Thank you very much. You guys are awesome. I didn't do any glue ups last night. I'll try to find the hide glue today. As for the veneer saw, I never heard of such a thing. I'm pretty sure I'll be looking for one. I wasted a few pieces last night and although it was just a couple of tiny pieces, it was more about the wasted time.

I am so slow at this. I got a couple of gaps that I'm going to live with this time. I have so much cutting to do on this project that I think I'll be much better at it by the time I'm finished. It would be easier to start and finish a new one than to correct every sliver of my first attempts.

Last thing, I can't sit and watch tv. I have to be doing something. Marquetry allows me to be with the family while doing something that can be beautiful.

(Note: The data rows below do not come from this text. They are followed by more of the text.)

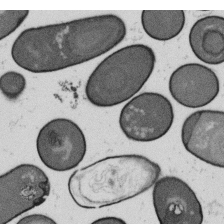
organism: B. subtilis
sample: Bacterial spore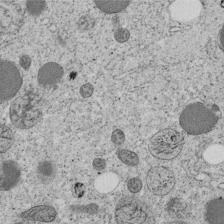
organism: C. elegans
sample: C. elegans embryo early stage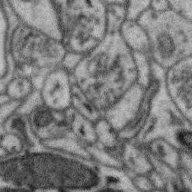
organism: Zebra finch
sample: Brain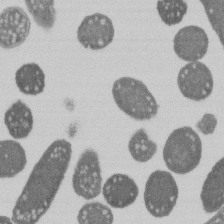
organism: E. coli
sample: Bacterial nucleoid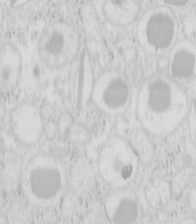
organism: Mouse
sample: Pancreas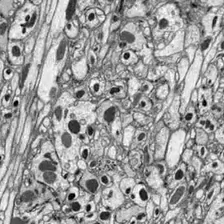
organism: Drosophila
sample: Optic lobe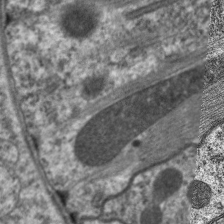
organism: C. elegans
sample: Pharynx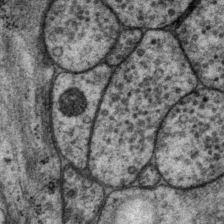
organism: P. pacificus
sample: Pharynx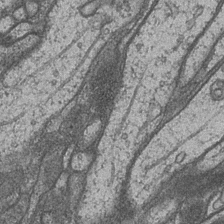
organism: Drosophila
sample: Optic medulla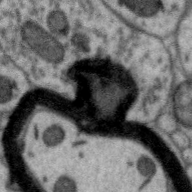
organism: Zebra finch
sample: Brain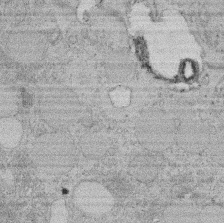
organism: Rat
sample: Salivary granule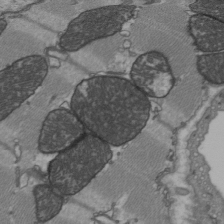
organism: C57BL Mouse
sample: Heart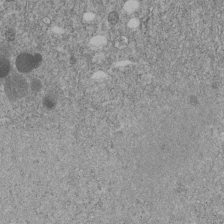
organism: C. elegans
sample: C. elegans embryo early stage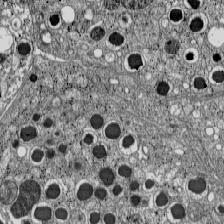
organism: C57BL Mouse
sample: Pancreatic islet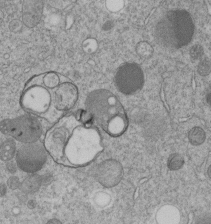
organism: C. elegans
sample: C. elegans embryo early stage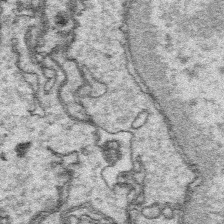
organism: Platynereis dumerilii

Paul - thank you for my initial exposure.


----------



## shipwright (Sep 27, 2010)

This is the one I have. http://www.leevalley.com/en/wood/Search.aspx?action=n
It's not the best veneer saw but it gets the job done until I can find an old French one.
Sounds like you are working with a knife, not something I've done much of but check out Dennis Zongker's blog here

Good luck.


----------



## MarkTheFiddler (May 29, 2012)

Thank you Paul. I wondered what kind of saw could possibly do the job. 50 TPI oughtt to do it. Wow is that ever fine.

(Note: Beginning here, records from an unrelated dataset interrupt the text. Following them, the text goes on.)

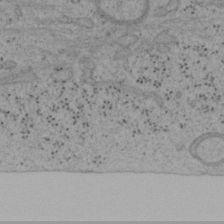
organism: Human
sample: HeLa cells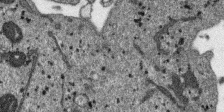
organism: Human
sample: Lung epithelial cells infected with SARS-CoV-2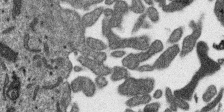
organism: Human
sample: Lung epithelial cells infected with SARS-CoV-2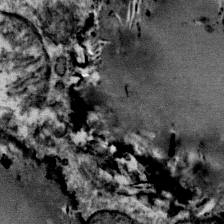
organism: Mouse
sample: Mouse Salivary gland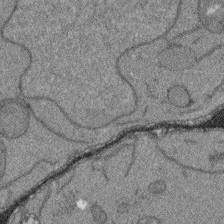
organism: Arabidopsis thaliana
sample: Root tip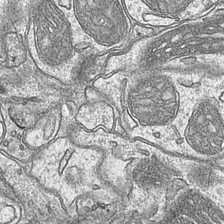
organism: Mouse
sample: CA1 Hippocampus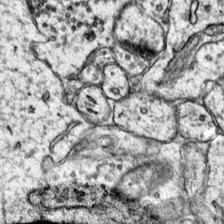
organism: Mouse
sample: Primary visual cortex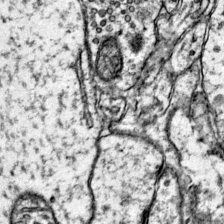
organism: Mouse
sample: Primary visual cortex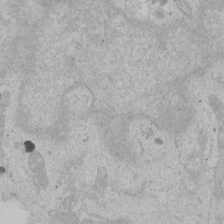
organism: Human
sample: Mitochondria in U2OS cells

I really appreciate the links. There won't be any beautiful close up of my first marquetry projects. I'll make sure the images have low resolution so folk can't zoom in. I still like the way it's turning out.


----------



## shipwright (Sep 27, 2010)

Gotta start somewhere Mark.


----------



## stefang (Apr 9, 2009)

Hi Mark. I understand that Europeans use mainly knives for their marquetry because their standard veneers are thinner and easier to cut with a knife, while the American standard has been thicker veneers, making it more comfortable to use saws. I'm not sure this is still the case, but that's how the difference started. Of course the French have been using saws for a long time, but I think this is mainly due to them sawing several layers at once in packets on the Chevalet.


----------